▸ **TASK STATEMENT**: Each line that contains the word "BİRLEŞİK" is to be copied from the records below.
--------------------------------------------------
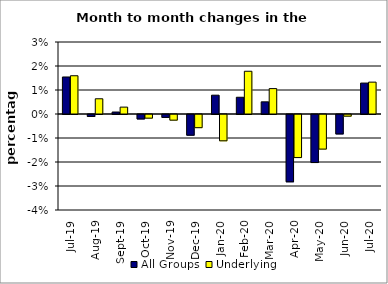
| Category | All Groups | Underlying |
|---|---|---|
| 2019-07-01 | 0.015 | 0.016 |
| 2019-08-01 | -0.001 | 0.006 |
| 2019-09-01 | 0.001 | 0.003 |
| 2019-10-01 | -0.002 | -0.002 |
| 2019-11-01 | -0.001 | -0.002 |
| 2019-12-01 | -0.009 | -0.005 |
| 2020-01-01 | 0.008 | -0.011 |
| 2020-02-01 | 0.007 | 0.018 |
| 2020-03-01 | 0.005 | 0.011 |
| 2020-04-01 | -0.028 | -0.018 |
| 2020-05-01 | -0.02 | -0.014 |
| 2020-06-01 | -0.008 | -0.001 |
| 2020-07-01 | 0.013 | 0.013 |
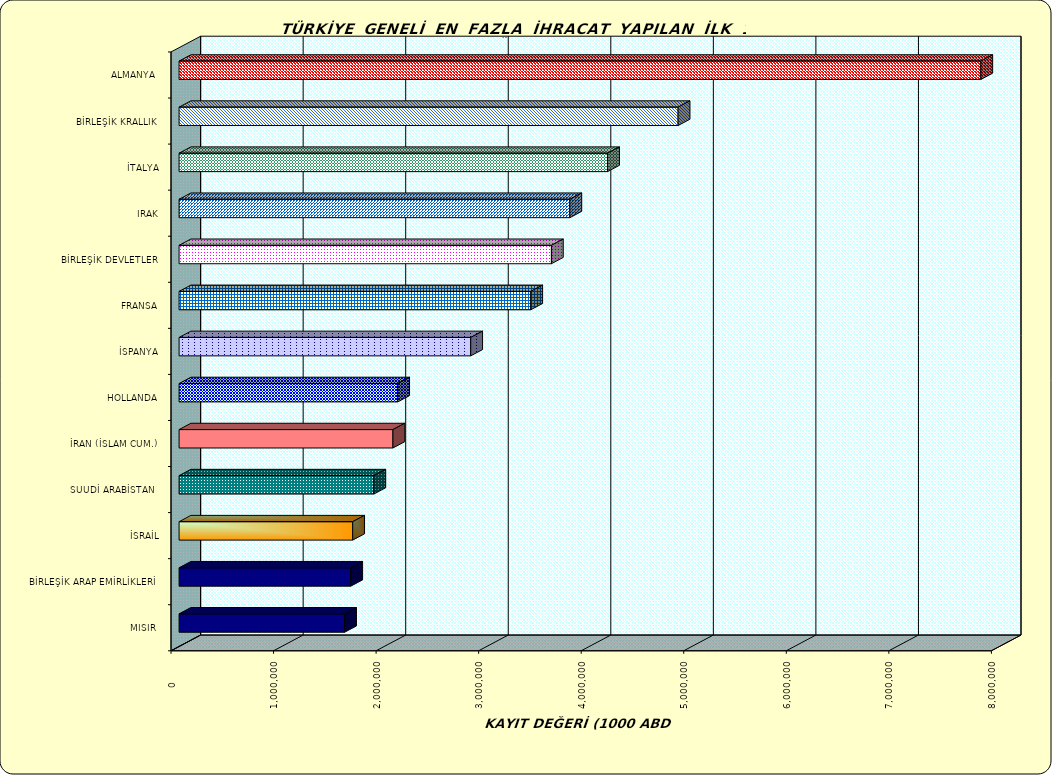
| Category | Series 0 |
|---|---|
| ALMANYA  | 7818113.636 |
| BİRLEŞİK KRALLIK | 4866411.095 |
| İTALYA | 4178530.073 |
| IRAK | 3810724.206 |
| BİRLEŞİK DEVLETLER | 3630798.027 |
| FRANSA | 3429353.405 |
| İSPANYA | 2843922.463 |
| HOLLANDA | 2131821.856 |
| İRAN (İSLAM CUM.) | 2085437.824 |
| SUUDİ ARABİSTAN  | 1899120.863 |
| İSRAİL | 1692899.468 |
| BİRLEŞİK ARAP EMİRLİKLERİ | 1674069.585 |
| MISIR  | 1614172.765 |
--------------------------------------------------
▸ **WRITTEN RESPONSE**:
| BİRLEŞİK KRALLIK | 4866411.095 |
| BİRLEŞİK DEVLETLER | 3630798.027 |
| BİRLEŞİK ARAP EMİRLİKLERİ | 1674069.585 |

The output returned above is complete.